En todo caso, el acervo de datos conocidos ya parece suficiente como para esbozar unos juicios generalizadores que, aun siendo preliminares, puedan servir de punto de partida para una búsqueda de nuevos datos que confirmen, precisen o refuten dichas afirmaciones. En nuestro caso particular, las observaciones que hemos hecho de la actividad traductora, tal y como se desarrolló a lo largo de la historia escrita de la civilización europea, nos han movido a clasificar los hechos conocidos (y algunos todavía por conocer) con arreglo a la problemática que plantean; y en esto, hemos tratado, ente otras cosas, de establecer paralelismos, siempre que haya sido posible, con los problemas que ya han sido postulados por varias disciplinas lingüísticas, cuyos intereses se entrecruzan con los de la traductología: la sicolingüística, la sociolingüística, el estudio comparativo de la literatura y, quizás, algunas más. Esta afinidad de planteamientos no es nada casual, sino que, más bien, confirma la necesidad de tratar nuestro objeto de estudio desde una perspectiva interdisciplinaria, de plena conformidad con la visión que han tenido de él los principales teóricos de la traducción del siglo XX.

1.

Parece, pues, que el variado conjunto de datos que han ido recogiendo los historiadores de la traducción en los últimos decenios podría agruparse, conforme la problemática que plantean, bajo las siguientes rúbricas:

1.1. TIPOLOGÍA DE LAS SITUACIONES DE COMUNICACIÓN BILINGÜE Y MULTILINGÜE.

Esta es una tarea aún por realizar y exige un análisis de todas y cada una de las situaciones de esta índole que han tenido lugar en la historia.

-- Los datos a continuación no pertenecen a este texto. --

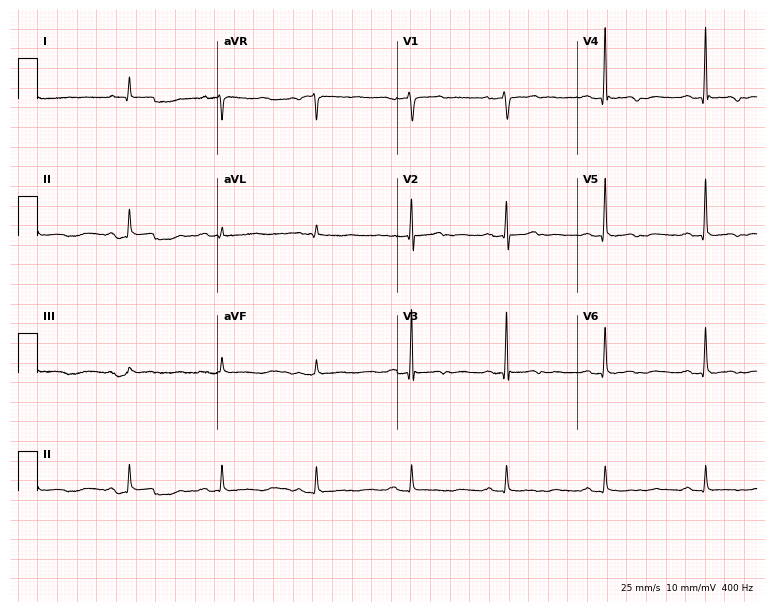
Resting 12-lead electrocardiogram (7.3-second recording at 400 Hz). Patient: a male, 67 years old. None of these six findings is recorded: first-degree AV block, right bundle branch block, left bundle branch block, sinus bradycardia, atrial fibrillation, sinus tachycardia. Only these six findings were labelled.
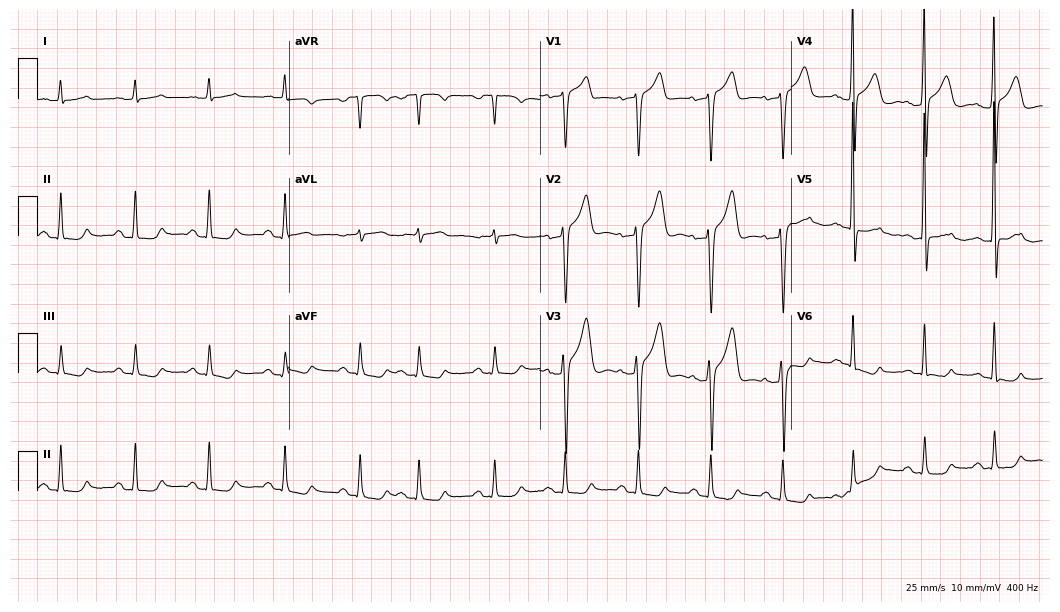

Dicha tipología, mientras vaya elaborándose, habrá de tomar en cuenta unos aspectos más particulares, como por ejemplo, el tipo de situación de contacto lingüístico. Basta con echar un vistazo al conjunto de las situaciones de comunicación interlingüística que fueron sucediendo en la historia, para tener una idea aproximada de su posible clasificación. Las situaciones de este tipo se clasificarán ante todo por el número de lenguas en contacto, o sea: en bilingües, trilingües, cuatrilingües, etc. Y la mera constatación de un hecho de bilingüismo o trilingüismo plantea inevitablemente el interrogante: ¿cómo se distribuyen las lenguas interactuantes en el espacio comunicativo, tanto geográfico como estrictamente social de la comunidad multilingüe?, ¿qué canales de comunicación y difusión utilizan, y qué funciones específicas cumplen estos? Estas cuestiones, a su vez, guardan una íntima relación con la del estatus social comparativo de las lenguas en contacto, aspecto que vamos a considerar en el punto siguiente. Asimismo, tendrán una importancia tipológica especial factores como: presencia vs. ausencia de parentesco entre las lenguas en contacto y el grado del mismo cuando existe.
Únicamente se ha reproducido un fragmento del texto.